Sep 30, 2016 at 5:14 PM
Edited Sep 30, 2016 at 5:18 PM
I've been using the netDxf library for exporting propriatry data to dxf, and it really works amazing. The library helped me to stay away as far as possible from writing bare dxf codes ;-)

Now the next challenge: exporting very large datasets!
Exporting about 1 million records results in a OutOfMemoryException.
That is logical of course, because the whole document has to be constructed in-memory first, before it can be saved to a file.
Looking at the source, I think it might be possible to create another sort of DxfWriter that is capable of creating the file sequentially.

My questions are:
  • do others have the same experience with large dataset?
  • is there anyone who has a bright idea? I have, maybe not so bright, but any other input is welcome!
Oct 3, 2016 at 5:53 PM
With so little information is hard to know what is happening. I have run tests generating files with up to two million lines and I have not seen any problems. A file with a million entities is big but not that big, it should not cause any problems.

When and who is raising the OutOfMemoryException?

Are you working with a 32 or 64 bit system?

Does your problem only occurs when saving the file? Without more information, I think about two places that can raise an OutOfMemoryException for very big files, how I am storing the document handles and the way I am caching the text conversions during the saving process. Both of them could be easily fixable.

What is the content of your file? Perhaps the problem comes from some kind of combination of different DxfObjects.

Does your file contains Text or MText entities with lots of text, by any chance?

Have you tried saving your file with different versions? If you have not tried it, try to save your file as a AutoCad2010 version. If that version works the problem might be in the way I am caching the text conversions.
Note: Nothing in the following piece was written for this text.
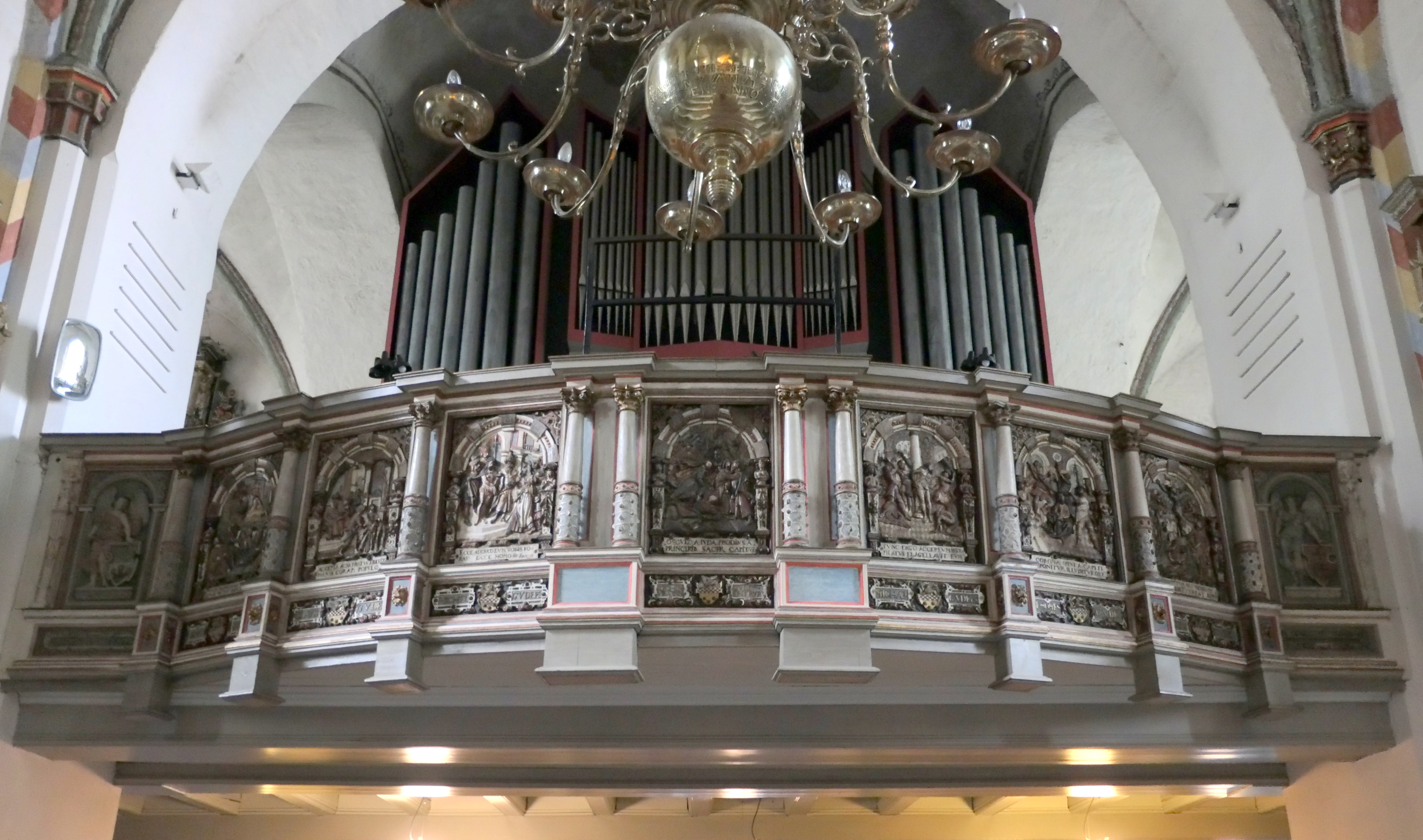 Orgel der Marienkirche Rendsburg, Kreis Rendsburg-Eckernförde, Schleswig-Holstein, Deutschland

Prior version requires that the non-ASCII characters of a text string to be encoded in a special way.

Oct 3, 2016 at 7:47 PM
Edited Oct 3, 2016 at 7:51 PM
Thank you for your info.

Sorry, I realize it's not a lot of information.
I just think that it is logical that eventually, the will be to much data in memory. So I thought it would be neat to write the dxf sequentially, without first building the whole DxfDocument. Though I understand that is difficult because of dependencies within the dxf...

The dotnet app is a simple console (at this moment), with targetFramework 4.0. The OS is windows 7 professional x64.
I did not check where the OutOfMemoryException occured: during building up the dxf, of during the save.
But what I saw was that the memory that is was used by the console, was rising, until about 1.2GB+.
The entities that were used are just polygons, not texts. So using another version will not make much difference, I think.
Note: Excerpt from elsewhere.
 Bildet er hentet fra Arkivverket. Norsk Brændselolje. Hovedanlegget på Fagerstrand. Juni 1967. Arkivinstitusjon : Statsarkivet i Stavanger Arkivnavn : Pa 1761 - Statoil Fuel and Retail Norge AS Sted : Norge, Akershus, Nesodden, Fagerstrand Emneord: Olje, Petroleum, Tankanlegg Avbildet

But besides all this: I think it would be great that the dxf file is written without first building it. (Not hindered by knowledge and the impossibilities....)
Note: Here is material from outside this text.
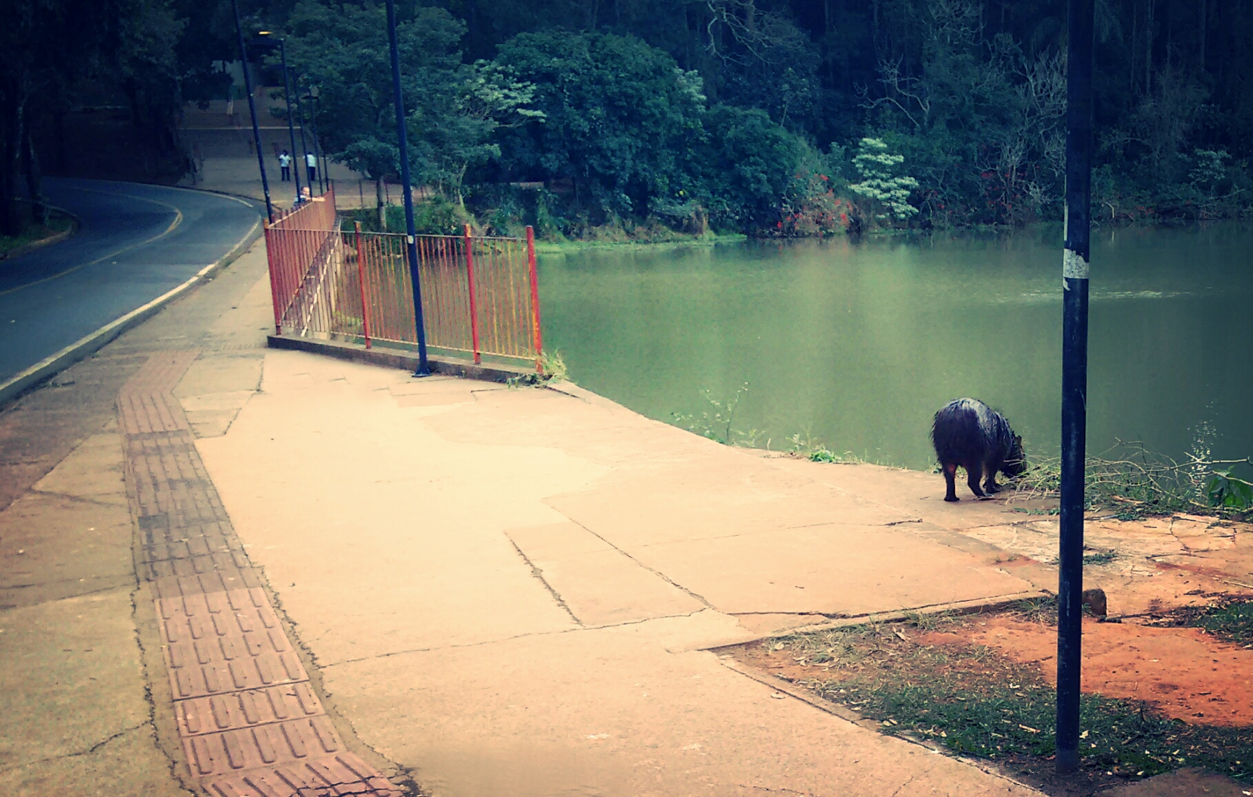 Animais Vivem no Campus São Carlos

For a POC, I added a public delegate property to the DxfWriter. This delegate is called when the entities are being written.
And I added a "appendEntity" method, that uses the ICodeValueWriter to write entities to the stream.

The delegate function (outside the DxfWriter) creates a new entity and uses "appendEntity" to get it written.
Of course, as you will know already, this doesn't work. One problem is that the entity doesn't have an owner.
But when I fixed that, some other dxf dependency was missing. Don't know what exactly, but the dxf would not open in AutoCAD anymore...

Besides that, I've been refactoring a bit, so that the Save method is not 1 big method, but uses the new DxfClassesSectionWriter, DxfHeaderSectionWriter, etc.
Oct 5, 2016 at 11:26 AM
It is not possible to do what you suggest with the current implementation, bear in mind that the data of a DxfDocument can be build not only by manually generating its contents, but also it can come from an external dxf that you are able to edit and then save the new version, therefore the whole document must be fully loaded into memory.

The information the entities is spread across the different sections of the dxf, some of that data must be defined before the actual entities section while other is define after, so is not that straightforward to write information about entities. It is not like you can write your information in the entities section and be done with it, without taken care that you also have to write information in other places before and after the actual definition of the entity.

Since you are working with polygons, what entity are you using LwPolylies or Polylines? If your polygons are flat, always use the LwPolylines they are a lot more memory efficient. I run a couple more test creating a document with a million polygons with ten vertexes each, in any of both cases I haven't found any issues, besides the obvious slowdown. The LwPolyline case generated a file of 630MB while the Polygon case was 1.55GB.